**What to work on**
Each entry must be given again exactly as it appears, with images excluded.

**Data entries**
------------------------------------------------
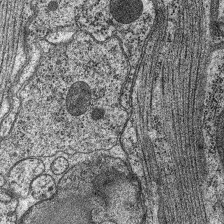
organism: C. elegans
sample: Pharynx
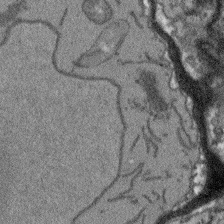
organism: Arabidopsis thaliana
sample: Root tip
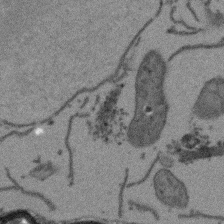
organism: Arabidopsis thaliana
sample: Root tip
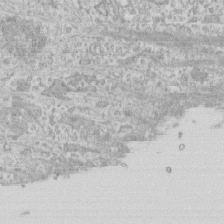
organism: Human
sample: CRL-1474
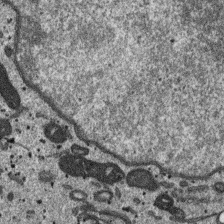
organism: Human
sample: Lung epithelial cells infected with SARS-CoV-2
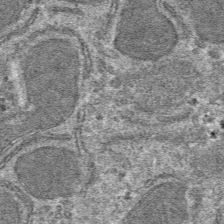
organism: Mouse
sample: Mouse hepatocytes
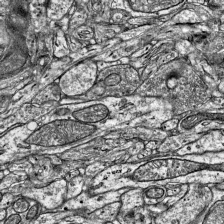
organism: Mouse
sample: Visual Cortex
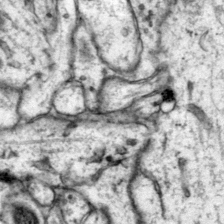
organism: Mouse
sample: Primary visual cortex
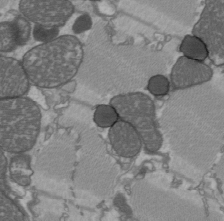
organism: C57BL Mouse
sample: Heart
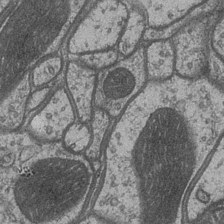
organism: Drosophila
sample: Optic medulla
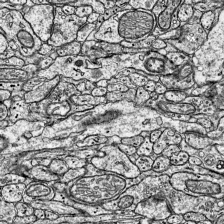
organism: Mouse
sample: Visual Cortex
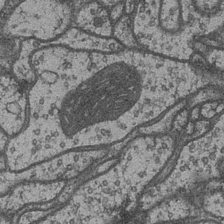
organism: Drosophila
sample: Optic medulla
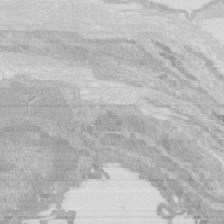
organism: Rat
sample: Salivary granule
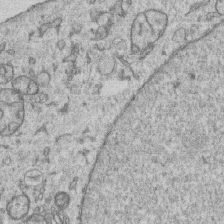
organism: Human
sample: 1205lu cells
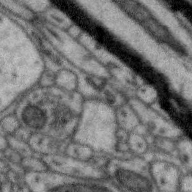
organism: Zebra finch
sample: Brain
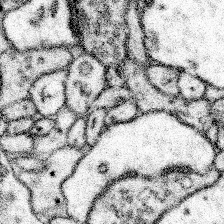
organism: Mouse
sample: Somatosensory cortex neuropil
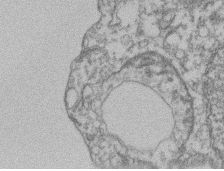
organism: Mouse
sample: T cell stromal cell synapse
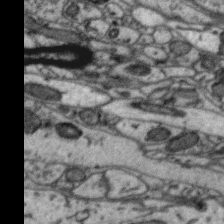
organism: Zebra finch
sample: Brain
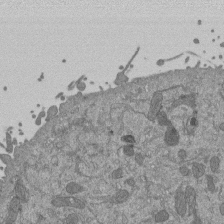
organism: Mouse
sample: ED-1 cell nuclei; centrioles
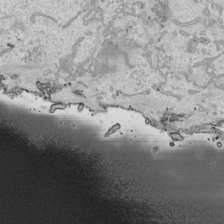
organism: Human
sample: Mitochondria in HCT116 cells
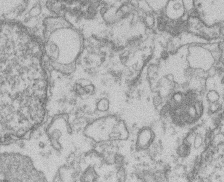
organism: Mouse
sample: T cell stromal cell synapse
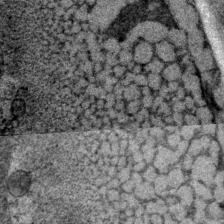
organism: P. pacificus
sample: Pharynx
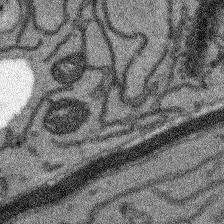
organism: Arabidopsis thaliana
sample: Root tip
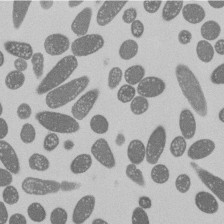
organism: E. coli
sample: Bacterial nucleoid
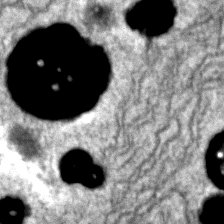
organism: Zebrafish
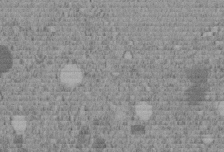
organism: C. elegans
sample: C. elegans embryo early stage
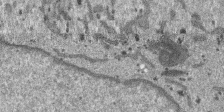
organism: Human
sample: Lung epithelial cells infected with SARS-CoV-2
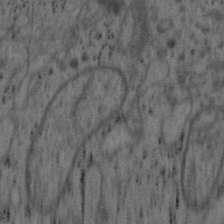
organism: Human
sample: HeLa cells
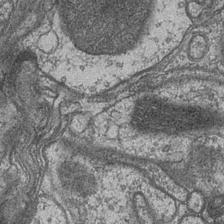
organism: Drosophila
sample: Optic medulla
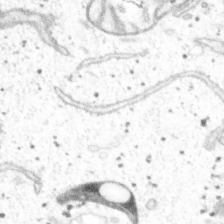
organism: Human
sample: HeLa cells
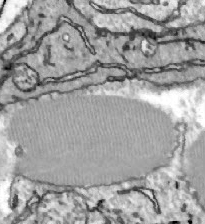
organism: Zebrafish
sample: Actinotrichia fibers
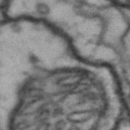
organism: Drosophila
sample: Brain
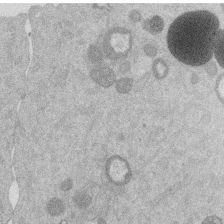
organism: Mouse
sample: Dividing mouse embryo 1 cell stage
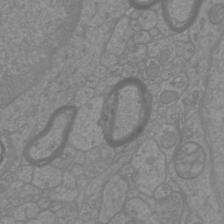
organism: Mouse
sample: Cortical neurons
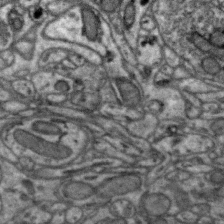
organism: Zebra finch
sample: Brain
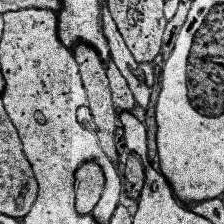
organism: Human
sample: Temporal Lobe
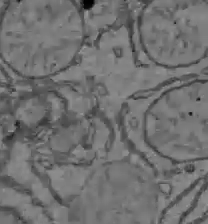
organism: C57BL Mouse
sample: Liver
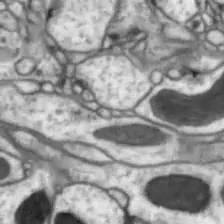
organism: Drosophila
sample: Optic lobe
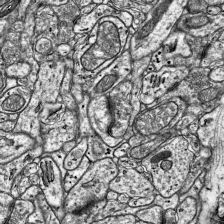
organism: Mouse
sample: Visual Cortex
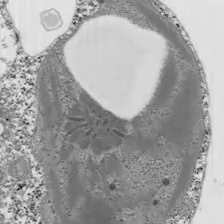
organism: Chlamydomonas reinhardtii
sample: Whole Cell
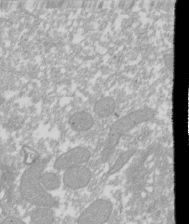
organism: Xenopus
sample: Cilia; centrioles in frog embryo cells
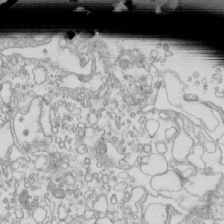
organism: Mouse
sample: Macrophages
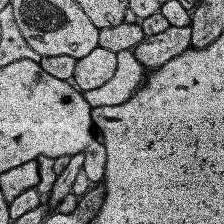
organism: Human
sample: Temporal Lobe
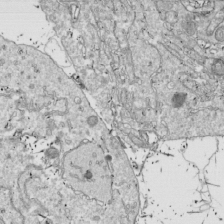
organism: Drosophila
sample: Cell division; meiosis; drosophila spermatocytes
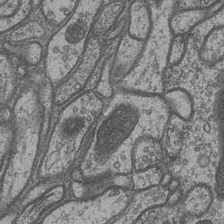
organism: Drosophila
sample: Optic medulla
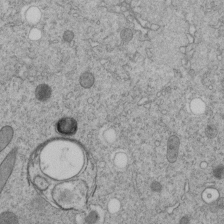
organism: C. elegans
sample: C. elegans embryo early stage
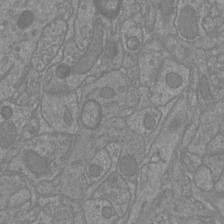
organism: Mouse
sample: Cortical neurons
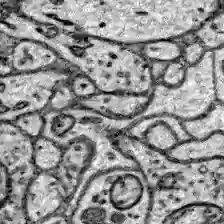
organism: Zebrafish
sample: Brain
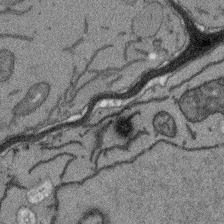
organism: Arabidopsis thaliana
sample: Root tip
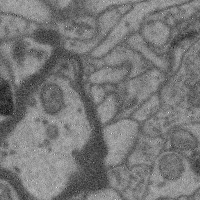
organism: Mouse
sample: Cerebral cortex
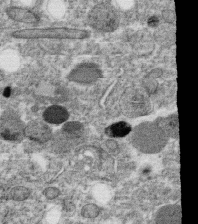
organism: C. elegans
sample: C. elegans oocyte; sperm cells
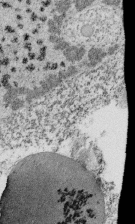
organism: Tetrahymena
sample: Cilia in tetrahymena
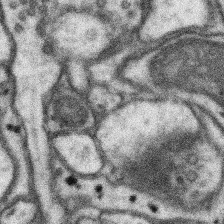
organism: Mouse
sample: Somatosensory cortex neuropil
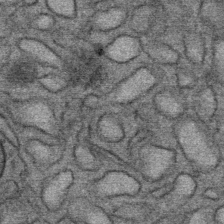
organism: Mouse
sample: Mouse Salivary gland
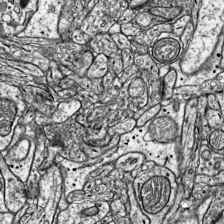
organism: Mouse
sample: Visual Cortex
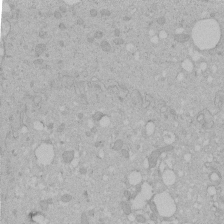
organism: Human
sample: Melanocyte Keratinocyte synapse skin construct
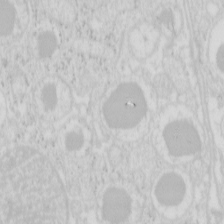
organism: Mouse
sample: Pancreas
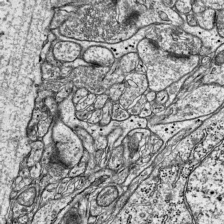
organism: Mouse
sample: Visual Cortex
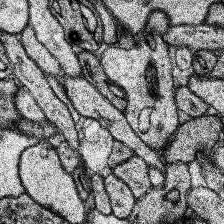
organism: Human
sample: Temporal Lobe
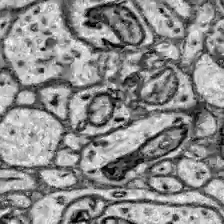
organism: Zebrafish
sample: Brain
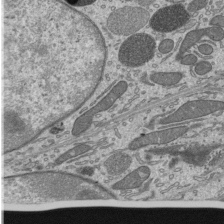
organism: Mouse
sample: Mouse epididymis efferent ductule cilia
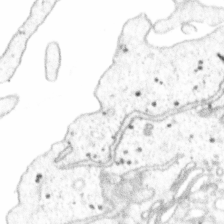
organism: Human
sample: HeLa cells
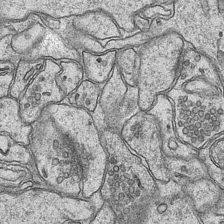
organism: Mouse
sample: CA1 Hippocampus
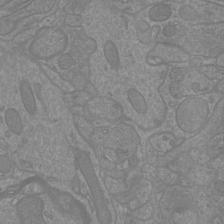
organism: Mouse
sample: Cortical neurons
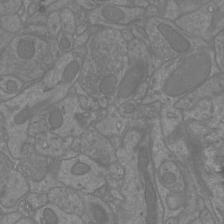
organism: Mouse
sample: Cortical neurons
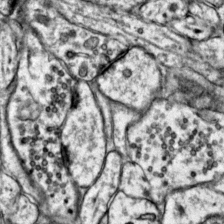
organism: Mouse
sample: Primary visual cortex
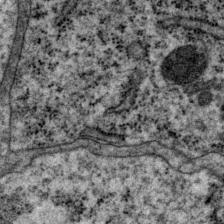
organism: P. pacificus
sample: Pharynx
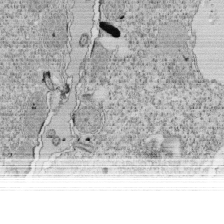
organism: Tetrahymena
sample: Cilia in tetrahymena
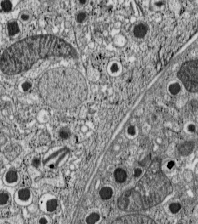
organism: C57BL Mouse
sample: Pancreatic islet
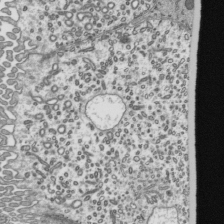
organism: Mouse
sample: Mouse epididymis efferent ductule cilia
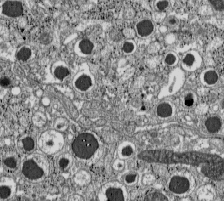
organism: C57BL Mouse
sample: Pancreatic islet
------------------------------------------------
**Task result**
organism: C. elegans
sample: Pharynx
organism: Arabidopsis thaliana
sample: Root tip
organism: Arabidopsis thaliana
sample: Root tip
organism: Human
sample: CRL-1474
organism: Human
sample: Lung epithelial cells infected with SARS-CoV-2
organism: Mouse
sample: Mouse hepatocytes
organism: Mouse
sample: Visual Cortex
organism: Mouse
sample: Primary visual cortex
organism: C57BL Mouse
sample: Heart
organism: Drosophila
sample: Optic medulla
organism: Mouse
sample: Visual Cortex
organism: Drosophila
sample: Optic medulla
organism: Rat
sample: Salivary granule
organism: Human
sample: 1205lu cells
organism: Zebra finch
sample: Brain
organism: Mouse
sample: Somatosensory cortex neuropil
organism: Mouse
sample: T cell stromal cell synapse
organism: Zebra finch
sample: Brain
organism: Mouse
sample: ED-1 cell nuclei; centrioles
organism: Human
sample: Mitochondria in HCT116 cells
organism: Mouse
sample: T cell stromal cell synapse
organism: P. pacificus
sample: Pharynx
organism: Arabidopsis thaliana
sample: Root tip
organism: E. coli
sample: Bacterial nucleoid
organism: Zebrafish
organism: C. elegans
sample: C. elegans embryo early stage
organism: Human
sample: Lung epithelial cells infected with SARS-CoV-2
organism: Human
sample: HeLa cells
organism: Drosophila
sample: Optic medulla
organism: Human
sample: HeLa cells
organism: Zebrafish
sample: Actinotrichia fibers
organism: Drosophila
sample: Brain
organism: Mouse
sample: Dividing mouse embryo 1 cell stage
organism: Mouse
sample: Cortical neurons
organism: Zebra finch
sample: Brain
organism: Human
sample: Temporal Lobe
organism: C57BL Mouse
sample: Liver
organism: Drosophila
sample: Optic lobe
organism: Mouse
sample: Visual Cortex
organism: Chlamydomonas reinhardtii
sample: Whole Cell
organism: Xenopus
sample: Cilia; centrioles in frog embryo cells
organism: Mouse
sample: Macrophages
organism: Human
sample: Temporal Lobe
organism: Drosophila
sample: Cell division; meiosis; drosophila spermatocytes
organism: Drosophila
sample: Optic medulla
organism: C. elegans
sample: C. elegans embryo early stage
organism: Mouse
sample: Cortical neurons
organism: Zebrafish
sample: Brain
organism: Arabidopsis thaliana
sample: Root tip
organism: Mouse
sample: Cerebral cortex
organism: C. elegans
sample: C. elegans oocyte; sperm cells
organism: Tetrahymena
sample: Cilia in tetrahymena
organism: Mouse
sample: Somatosensory cortex neuropil
organism: Mouse
sample: Mouse Salivary gland
organism: Mouse
sample: Visual Cortex
organism: Human
sample: Melanocyte Keratinocyte synapse skin construct
organism: Mouse
sample: Pancreas
organism: Mouse
sample: Visual Cortex
organism: Human
sample: Temporal Lobe
organism: Zebrafish
sample: Brain
organism: Mouse
sample: Mouse epididymis efferent ductule cilia
organism: Human
sample: HeLa cells
organism: Mouse
sample: CA1 Hippocampus
organism: Mouse
sample: Cortical neurons
organism: Mouse
sample: Cortical neurons
organism: Mouse
sample: Primary visual cortex
organism: P. pacificus
sample: Pharynx
organism: Tetrahymena
sample: Cilia in tetrahymena
organism: C57BL Mouse
sample: Pancreatic islet
organism: Mouse
sample: Mouse epididymis efferent ductule cilia
organism: C57BL Mouse
sample: Pancreatic islet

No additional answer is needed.